- _Work request_
The answer is the data below, repeated exactly, with no pictures included.

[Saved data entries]
»»

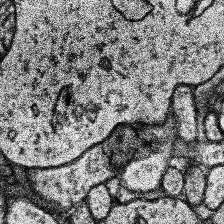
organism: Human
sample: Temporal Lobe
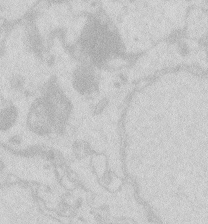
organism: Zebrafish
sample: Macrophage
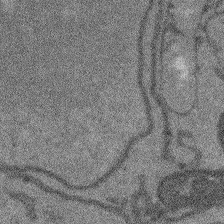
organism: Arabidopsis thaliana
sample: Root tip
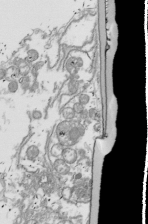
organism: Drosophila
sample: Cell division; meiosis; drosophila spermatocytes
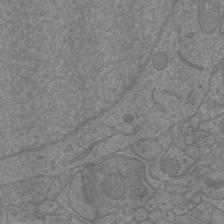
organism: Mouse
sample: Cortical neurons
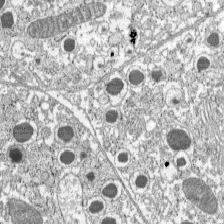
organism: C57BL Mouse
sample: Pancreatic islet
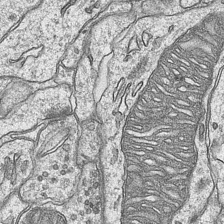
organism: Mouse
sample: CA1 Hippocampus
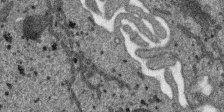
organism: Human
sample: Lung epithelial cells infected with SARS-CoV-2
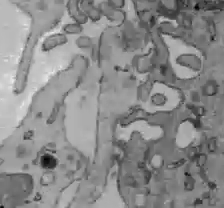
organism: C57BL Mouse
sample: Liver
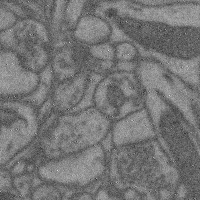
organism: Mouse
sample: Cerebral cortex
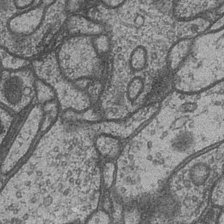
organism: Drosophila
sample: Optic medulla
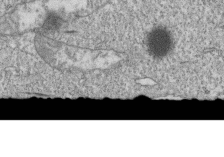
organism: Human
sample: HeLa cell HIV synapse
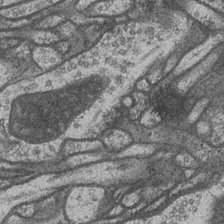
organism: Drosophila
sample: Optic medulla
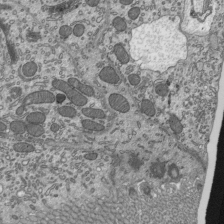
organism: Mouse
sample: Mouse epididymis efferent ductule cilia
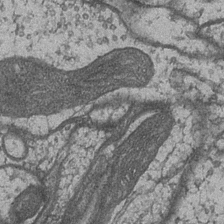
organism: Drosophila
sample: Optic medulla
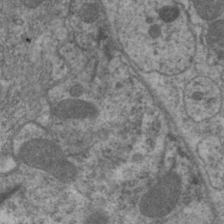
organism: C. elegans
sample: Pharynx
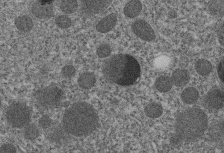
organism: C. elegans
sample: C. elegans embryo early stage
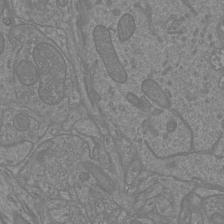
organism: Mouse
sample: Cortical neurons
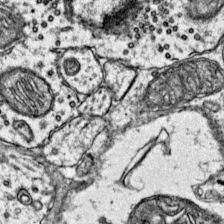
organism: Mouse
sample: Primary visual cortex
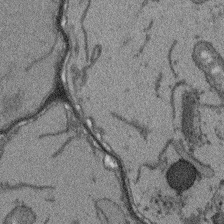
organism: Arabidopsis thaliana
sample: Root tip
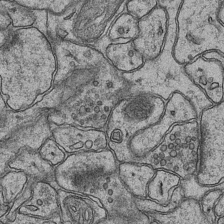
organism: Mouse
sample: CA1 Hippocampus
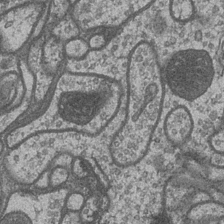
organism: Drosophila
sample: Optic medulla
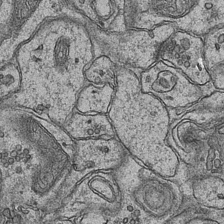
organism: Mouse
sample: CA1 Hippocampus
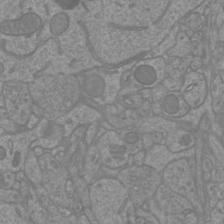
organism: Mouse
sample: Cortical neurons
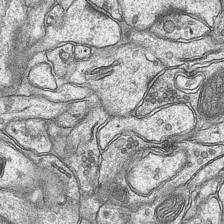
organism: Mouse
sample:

««

- _Exercise answer_
organism: Human
sample: Temporal Lobe
organism: Zebrafish
sample: Macrophage
organism: Arabidopsis thaliana
sample: Root tip
organism: Drosophila
sample: Cell division; meiosis; drosophila spermatocytes
organism: Mouse
sample: Cortical neurons
organism: C57BL Mouse
sample: Pancreatic islet
organism: Mouse
sample: CA1 Hippocampus
organism: Human
sample: Lung epithelial cells infected with SARS-CoV-2
organism: C57BL Mouse
sample: Liver
organism: Mouse
sample: Cerebral cortex
organism: Drosophila
sample: Optic medulla
organism: Human
sample: HeLa cell HIV synapse
organism: Drosophila
sample: Optic medulla
organism: Mouse
sample: Mouse epididymis efferent ductule cilia
organism: Drosophila
sample: Optic medulla
organism: C. elegans
sample: Pharynx
organism: C. elegans
sample: C. elegans embryo early stage
organism: Mouse
sample: Cortical neurons
organism: Mouse
sample: Primary visual cortex
organism: Arabidopsis thaliana
sample: Root tip
organism: Mouse
sample: CA1 Hippocampus
organism: Drosophila
sample: Optic medulla
organism: Mouse
sample: CA1 Hippocampus
organism: Mouse
sample: Cortical neurons
organism: Mouse
sample:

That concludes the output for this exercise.